If this is a good reason to institute a smoking ban, then the bar owners would have banned smoking on their own (their right, not the city's). How forward of him to tell them not only what is good for their health, but what is good for their business as well.
I don't smoke - never have. Not even once. But this is waaayyy to far! If I own a business, and I decide to allow smoking, then that is MY business - not the business of the government! This same thing is going on in NY State. My sister lives in Upstate NY. She says "That's just the way it is". What??! Why don't they just kneel down and lick Hillary and Chuckie's hand and thank her for saving them?! But that's NY - isn't Colorado a RED state? What I want to know is, what are the people of COLORADO doing about this ban?! Are they just going to take this?!
Plus there's another segment of unprincipled "Freepers" that would expose their pond scum affiliation when they realize that post 4 doesn't differentiate what substance is being smoked.
I typed for a pulmonologist 10 years ago, and he felt just like the attorney general.
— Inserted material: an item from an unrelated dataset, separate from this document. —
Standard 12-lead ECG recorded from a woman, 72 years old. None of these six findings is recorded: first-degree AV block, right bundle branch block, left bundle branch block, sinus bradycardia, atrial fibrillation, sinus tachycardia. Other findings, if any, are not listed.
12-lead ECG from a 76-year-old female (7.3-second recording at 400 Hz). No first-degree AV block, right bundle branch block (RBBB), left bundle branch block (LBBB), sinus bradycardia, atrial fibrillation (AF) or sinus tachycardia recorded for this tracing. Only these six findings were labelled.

I could see im the reports that if a lung cancer patient had been in a car for 10 minutes 50 years ago and someone smoked a cigarette, that was the cause of the cancer. They hate smoking so much they load the stats. I was told the doc didn't want the reports if they smelled like smoke, and i quit the job.
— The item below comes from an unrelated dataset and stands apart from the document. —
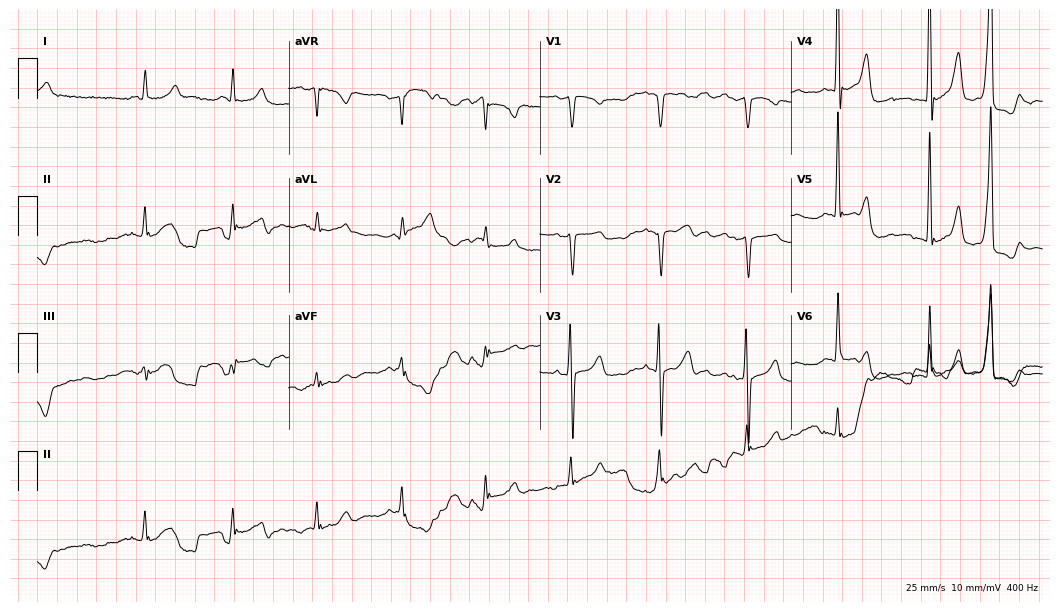
Standard 12-lead ECG recorded from a man, 55 years old. None of these six findings is recorded: first-degree AV block, right bundle branch block, left bundle branch block, sinus bradycardia, atrial fibrillation, sinus tachycardia. Findings outside these six are not listed.
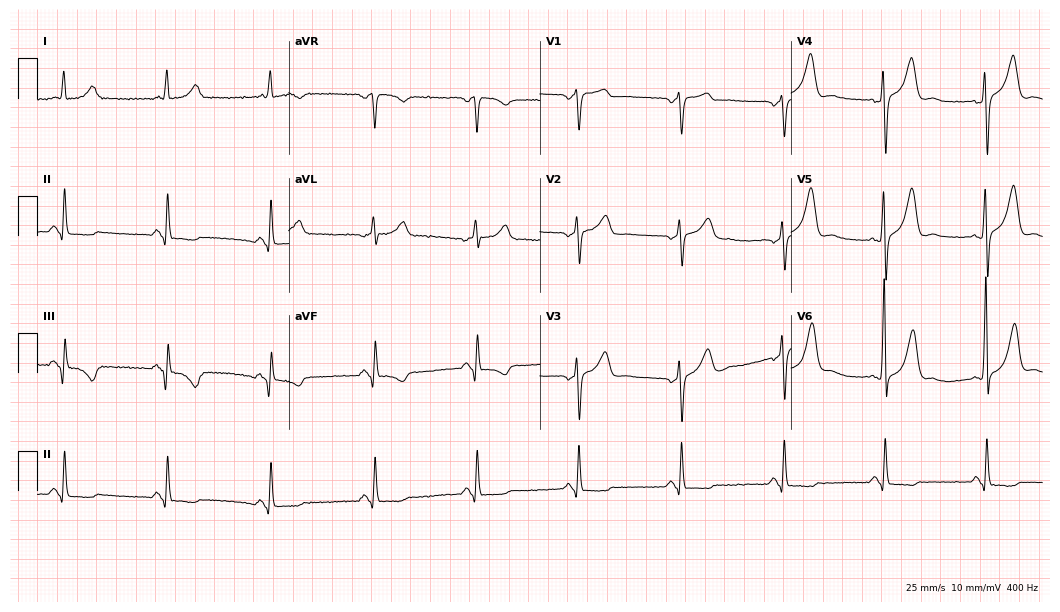
Electrocardiogram, a man, 58 years old. Of the six screened findings (first-degree AV block, right bundle branch block (RBBB), left bundle branch block (LBBB), sinus bradycardia, atrial fibrillation (AF), sinus tachycardia), none is recorded.

Now the attorney general says if you are around second hand smoke for an hour your life is over........ it's a bunch of bull.
It's sad but this board has become infested with nanny state do gooders who don't give a damn about property rights.
KNOCK KNOCK RAY. IS ANYONE HOME???? This is 'not' what Lurker meant and you know it. You are so thick, Ray! Lurker was talking about you and the anti-FReepers in here! ~tisk
KNOCK KNOCK?????
Did he want the report if the patient had AIDS lesions and pneumonia?
Just wondering why some personal risk choices are more Correct than others.
Contrast:
In Junior High our Biology text said smoking was bad, but if one must, restrict it to 7 a day. So, many were hooked.
However, if a person wants to hang around a bath house impersonating a night depository, that is noble.
Well, when it comes to smokers, even our own lawmakers turn against us. For the health of the people you know!
We see it so much, how the lawmakers promise us the moon to get our votes, but once in office, all they give us (the smokers) is the outhouse. They are sticking it to 25-30% of their constituents. I guess they don't think they need that many votes. heh!
We are getting TIRED of it!
Where did I ever call you a "jerk?" I call you IDIOT!
And if you ever did a research on Smokers Rights, you would SEE how much research that WE do and we are not just blowing smoke up your butt Ray. We just don't type empty words.
Even though that is your greatest wish!
Everything we say we can put forth a reputable link for everyone to read. We are not just pulling this stuff out of thin air. Get a grip.